ML-based electromyography signal analysis for assessing rehabilitation exercise execution quality
摘要
Following lower limb trauma, performing orthopaedic rehabilitation exercises is a crucial factor in successful recovery. However, many patients find it difficult to execute these movements with optimal biomechanical form. To address this problem, an electromyography-based sensor system combined with machine learning is proposed. This system records and analyses exercises performed with the aim of providing real-time feedback on execution quality. To evaluate the potential of this concept, high-density electromyographic data (32 electrodes per sensor pad) were recorded from the vastus lateralis and vastus medialis muscles while performing rehabilitation exercises.
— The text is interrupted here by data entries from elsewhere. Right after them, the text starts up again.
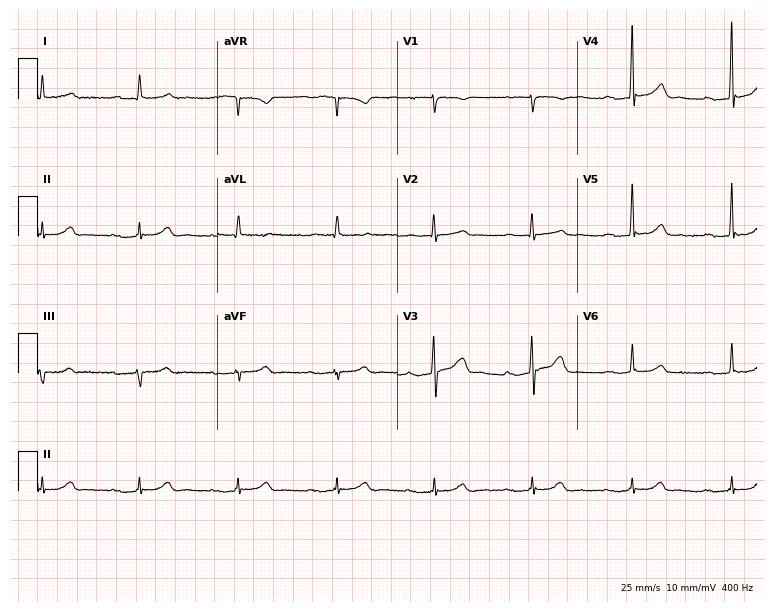
ECG (7.3-second recording at 400 Hz) — a male patient, 75 years old. Findings include first-degree AV block.
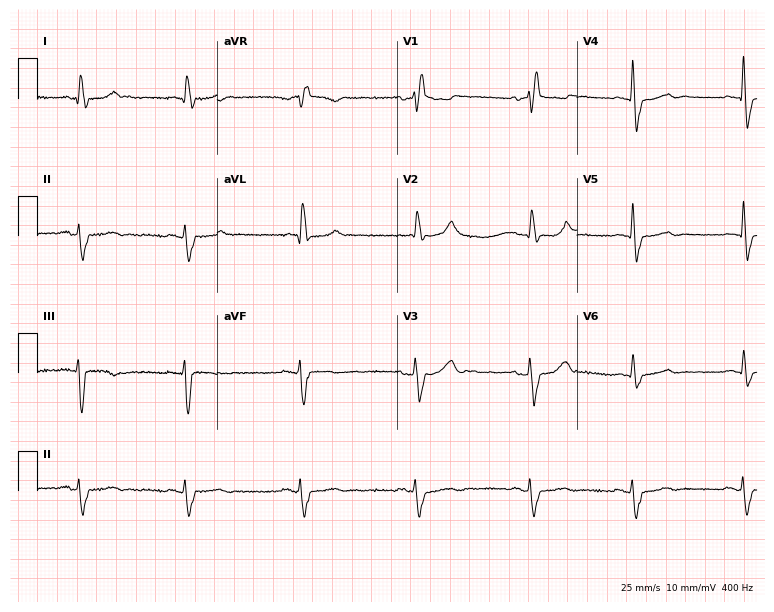
12-lead ECG from a 75-year-old man. Shows right bundle branch block (RBBB).
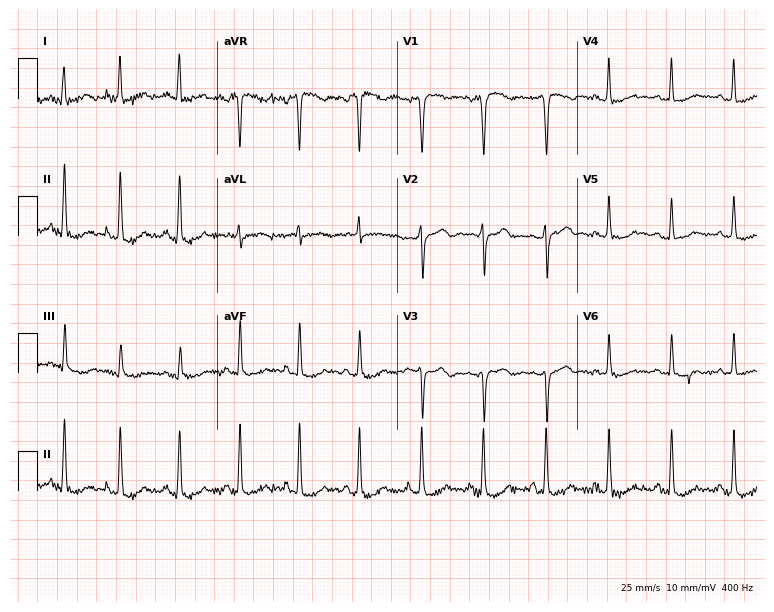
12-lead ECG (7.3-second recording at 400 Hz) from a female, 30 years old. Labelled as a normal ECG.
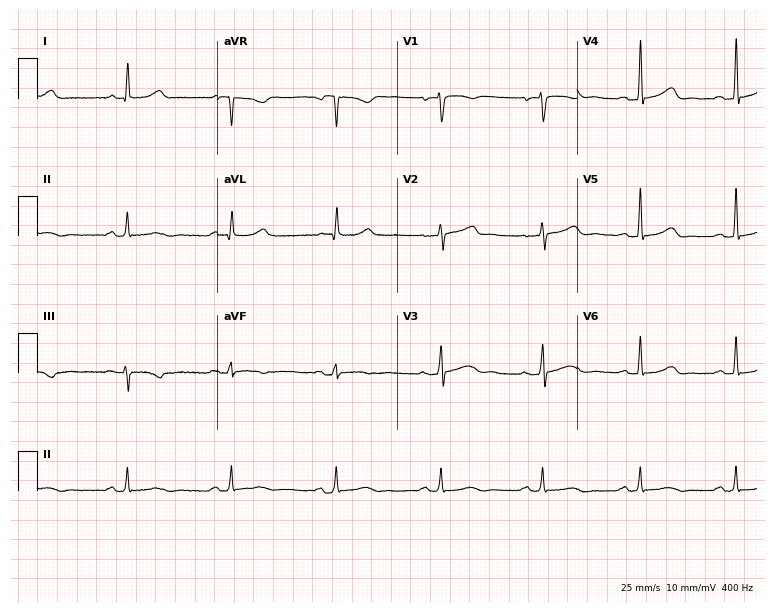
Electrocardiogram (7.3-second recording at 400 Hz), a 62-year-old female. Interpretation includes sinus bradycardia (a sinus rate of 50 beats per minute or less).
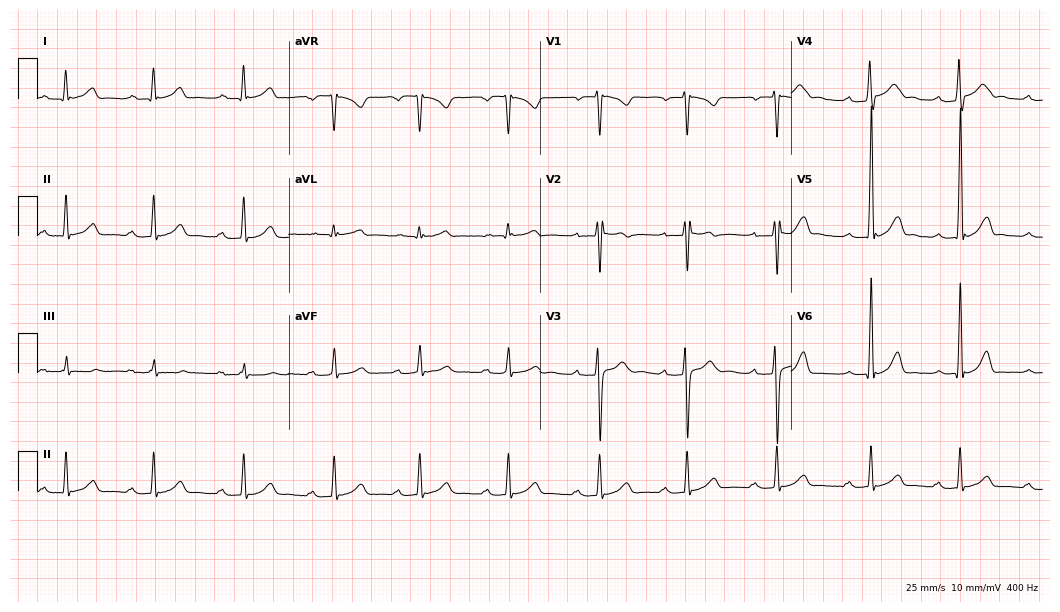
ECG — an 18-year-old man. Findings include first-degree AV block.
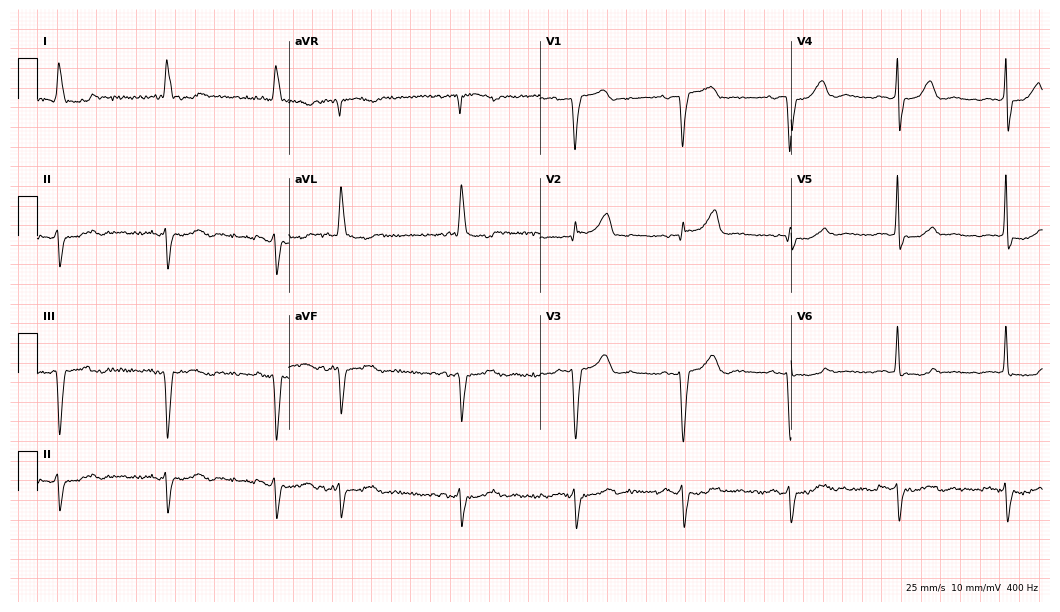
12-lead ECG from a 77-year-old male. No first-degree AV block, right bundle branch block, left bundle branch block, sinus bradycardia, atrial fibrillation or sinus tachycardia recorded for this tracing.

Four different exercises (squat, hip abduction, leg raises and rocking) were performed, each in one optimal and three non-optimal variations, by n = 19 participants, resulting in 3,040 exercise executions and 194,560 electromyographic recordings. Analysis of this dataset demonstrated that a Support Vector Machine algorithm can be used to classify execution quality (four classes per exercise) with an average accuracy of 83.3% (± 8.8%). In addition, it was shown that, One Class Support Vector Machine trained with solely optimal executions, an unknown exercise could be identified as either optimal or non-optimal execution with an accuracy of 76.6% (± 5.9%). These results highlight the potential of this approach to evaluate exercise execution quality during rehabilitation. In the long term, this approach could provide personalised rehabilitation feedback and improve patient outcome.